I have recently put eclipse speakers in my car and they sound aight but with the subwoofer they are drowned out is there any way i can add like a 6 by 9 speaker in the trunk ? with out having it hooked up to the eclipse?


----------



## Psch91 (May 18, 2002)

Sorry but I cant help you with this, but I find it funny how the subs drown out the other speakers. I have the same problem on some songs. I put my friends cd in, and all you could hear is bass, it was like there was no one singing at all, it was too funny.


----------



## SentraStyleEMW (Aug 15, 2002)

CLocK NX said:


> *I have recently put eclipse speakers in my car and they sound aight but with the subwoofer they are drowned out is there any way i can add like a 6 by 9 speaker in the trunk ? with out having it hooked up to the eclipse? *


Putting some 6x9's in the trunk really won't do a hole lot for your sound. What you need to do is get an amplifier for your mids/highs. That will help to even out the sound between the sub and the speakers.


----------



## PrOxLaMuS© (Aug 11, 2002)

Well, you really never specified if your running an amplifier, I assume you are, cause thats how you power your subwoofer right?

But have you tried turning down the BASS levels and turning up the TREBLE levels? < I know it sounds stupid, but hey it might work.

If you have an amplifier, adjust the GAIN and FREQUENCY levels. 

But some 6X9's in the trunk?


> any way i can add like a 6 by 9 speaker in the trunk ? with out having it hooked up to the eclipse


 How would you hook it up to the eclipse?
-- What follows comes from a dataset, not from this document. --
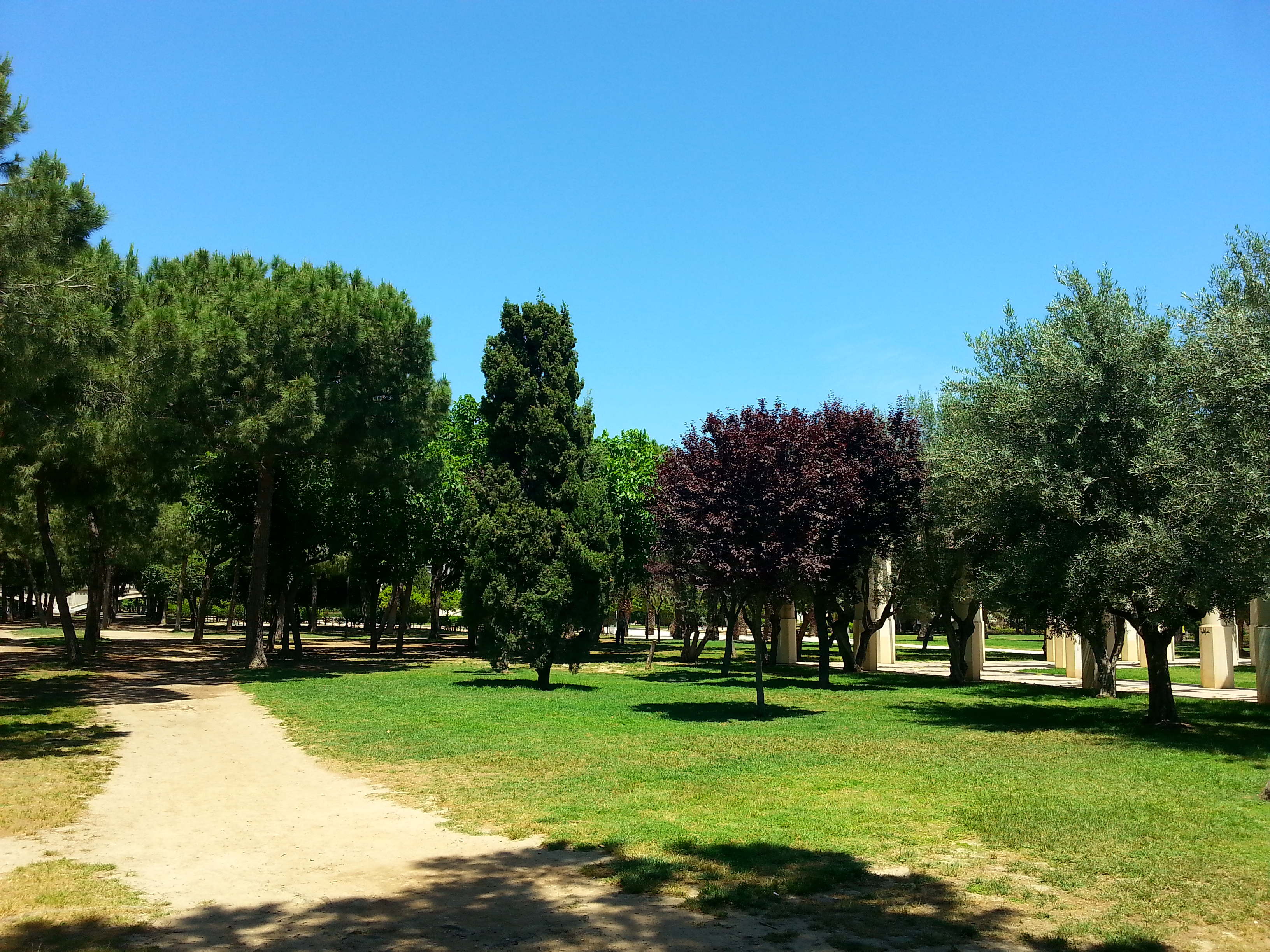 Tramo XI del Jardín del Turia, Valencia.
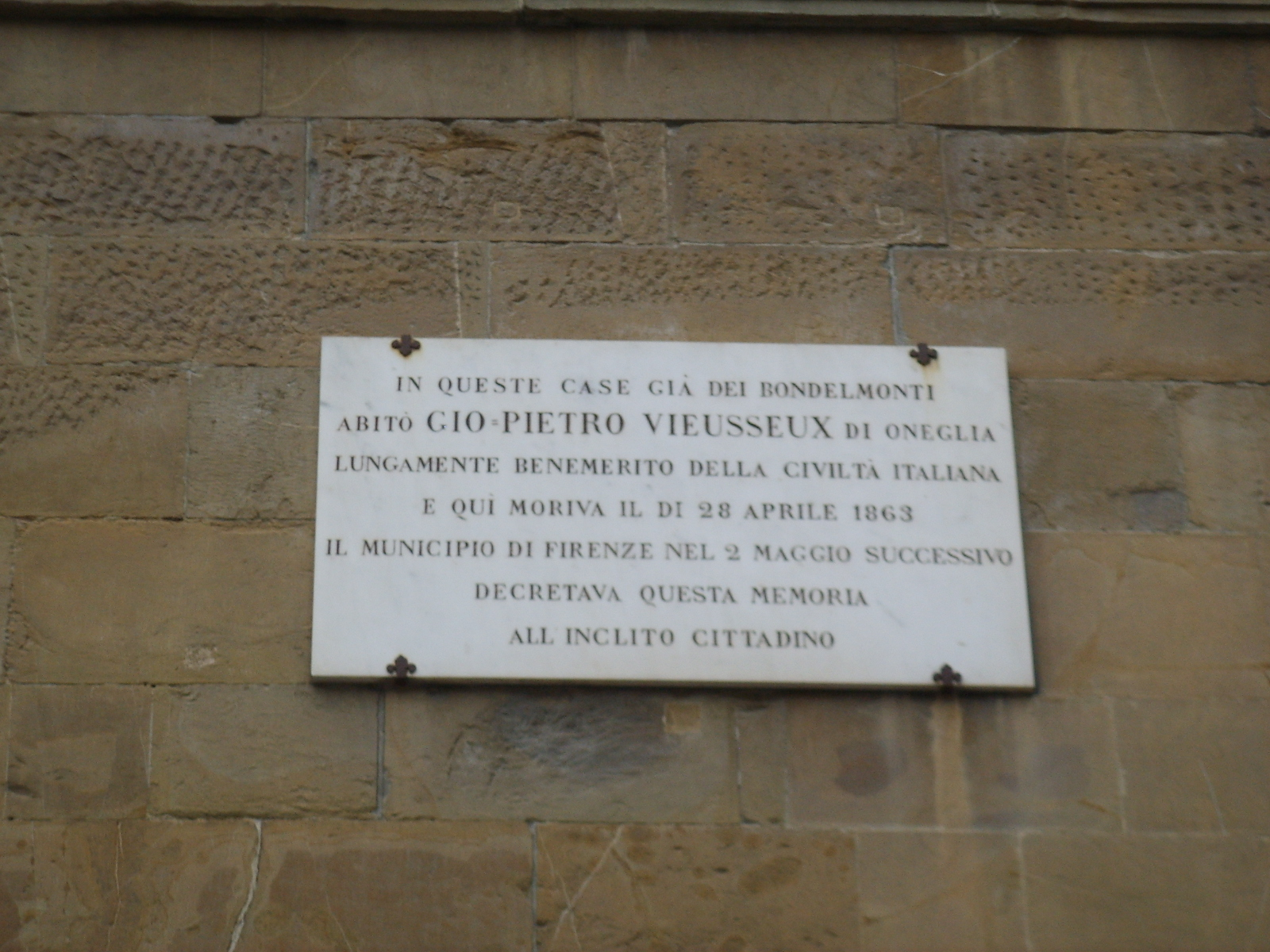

IF you would..... it would cut the power to the speakers in half, resulting in alot less power to the speakers which would equall little to no sound being put out, when your subs are blaring.

So... I wouldnt really suggest that. And when you say putting them in your tunk, are you talking about replacing the Subs with the 6X9's? Or adding an additinal set of 6X9's to abalnce the sound or what? Cause the 6X9's are speakers basically set up for sound and high bass levels...... Would you want more bass??


----------



## CLocK NX (Jan 8, 2003)

i would add the 2 6x9s and a small amp for them to run off of... i like the bass how it is but i need to have a lil more sound ya know thanks for the post im looking into as we speak..


----------



## infrared (Aug 1, 2002)

I think you should get a 4 channel amp to run the front and rear speakers. If you are powering them off your head unit, they will have a hard time matching up to your sub. Plus at high volumes you will have a cleaner sound.


----------



## Guest (Jan 24, 2003)

turn down your gain and bass boost settings on the amplifier powering your sub, then buy an amplifier for your interior speakers, if your head unit has a loudness setting...turn it off. then adjust your bass and trebble setting in the head unit as well. don't buy another 6x9, waste of money, get either tweeters or high mids. if you did buy that, then you'd have to buy another interior amplifier, plus a new distribution block because your block probably only has two outs and one in.


----------